CAPÍTULO 1

La peste de piedra

Sucedió en tiempos voraces para los habitantes de Vestigia. Apagados los fuegos de la Gran Guerra, cuando todavía se podían ver las humaredas de pueblos arrasados y las piras funerarias lamían las pupilas de huérfanos y viudas, muchos perecieron a causa de una enfermedad cruel que asoló numerosas poblaciones en todo el reino: la peste de piedra.

Fue una época de contrastes. La firma de los tratados de paz con Nuralia contagió de alegría a vestigianos y nurales. Se prodigaban festejos y ceremonias de ciudad en ciudad al regreso de los combatientes. Esposas recuperaban padres para sus hijos y los juglares componían versos al abrigo de relatos veraces, mientras otras buenas gentes enterraban a sus muertos envueltos en sacos de seda, o peregrinaban a los campos de batalla donde las fosas comunes se colmaban de flores. En el trasiego de unos y otros, la enfermedad se propagó con facilidad.

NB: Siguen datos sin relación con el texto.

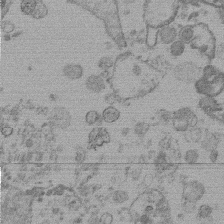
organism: Mouse
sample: Dividing mouse embryo 1 cell stage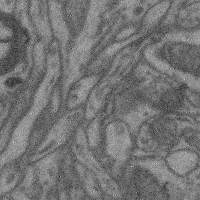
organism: Mouse
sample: Cerebral cortex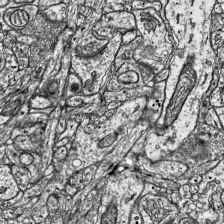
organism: Mouse
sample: Visual Cortex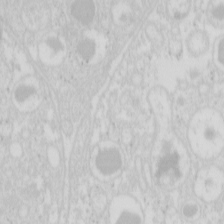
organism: Mouse
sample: Pancreas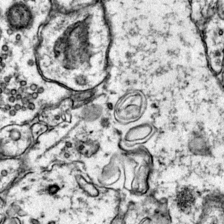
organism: Mouse
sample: Primary visual cortex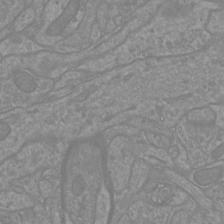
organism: Mouse
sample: Cortical neurons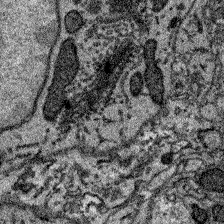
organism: Zebrafish
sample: Larval olfactory bulb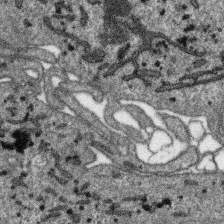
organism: Human
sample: Lung epithelial cells infected with SARS-CoV-2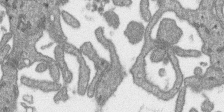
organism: Human
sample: Lung epithelial cells infected with SARS-CoV-2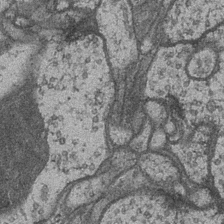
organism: Drosophila
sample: Optic medulla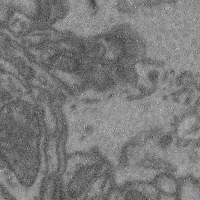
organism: Mouse
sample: Cerebral cortex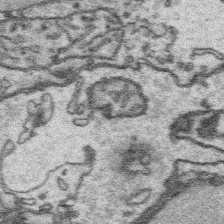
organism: Platynereis dumerilii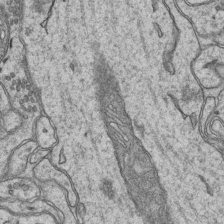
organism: Mouse
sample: CA1 Hippocampus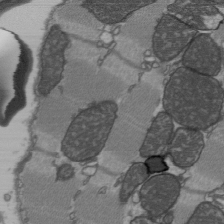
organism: C57BL Mouse
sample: Heart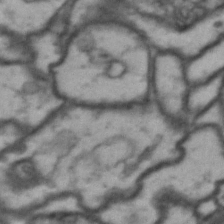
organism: Drosophila
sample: Brain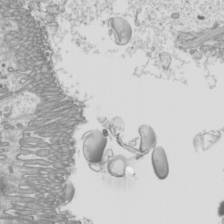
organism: Mouse
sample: Cilia; mouse epididymis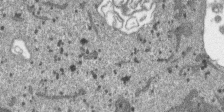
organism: Human
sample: Lung epithelial cells infected with SARS-CoV-2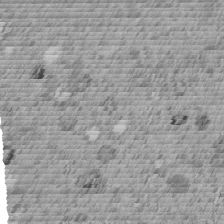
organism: C. elegans
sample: C. elegans embryo early stage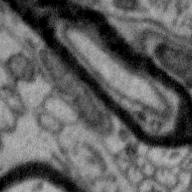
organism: Zebra finch
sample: Brain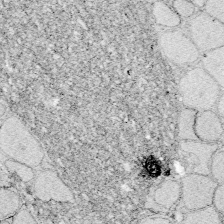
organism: Zebrafish
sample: Whole-Brain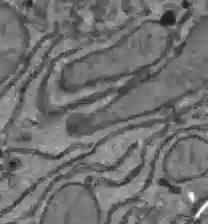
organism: C57BL Mouse
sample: Liver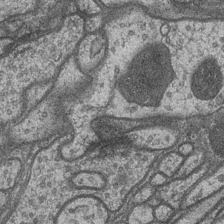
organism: Drosophila
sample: Optic medulla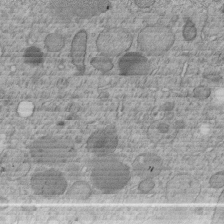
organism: C. elegans
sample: C. elegans embryo early stage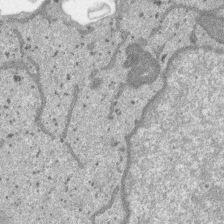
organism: Human
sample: Lung epithelial cells infected with SARS-CoV-2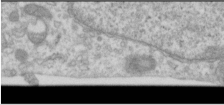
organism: Human
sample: Cilia; basal body in RPE cells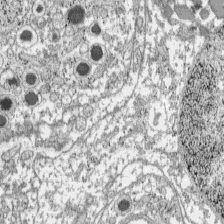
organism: C57BL Mouse
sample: Pancreatic islet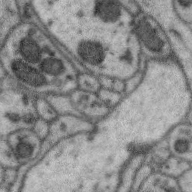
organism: Zebra finch
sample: Brain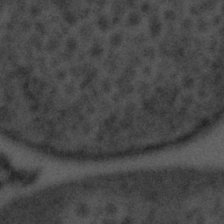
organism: Tuwongella immobilis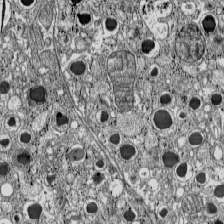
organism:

Tomei, un arquitecto muy loado en la capital, observó una mañana a su esposa Miabel, de espaldas, desnuda frente a uno de los arcones de roble donde guardaba sus vestidos. La iluminaba un tragaluz que hacía que su carne pareciese de alabastro. Una mancha oscura en su piel nívea, que le tapaba medio omoplato derecho, fue lo que desencadenó su preocupación. Tomei apretó las mandíbulas, se acercó silencioso, mientras un frío repentino recorría su cara, al tiempo que crecían las sospechas de que su mujer estuviese enferma.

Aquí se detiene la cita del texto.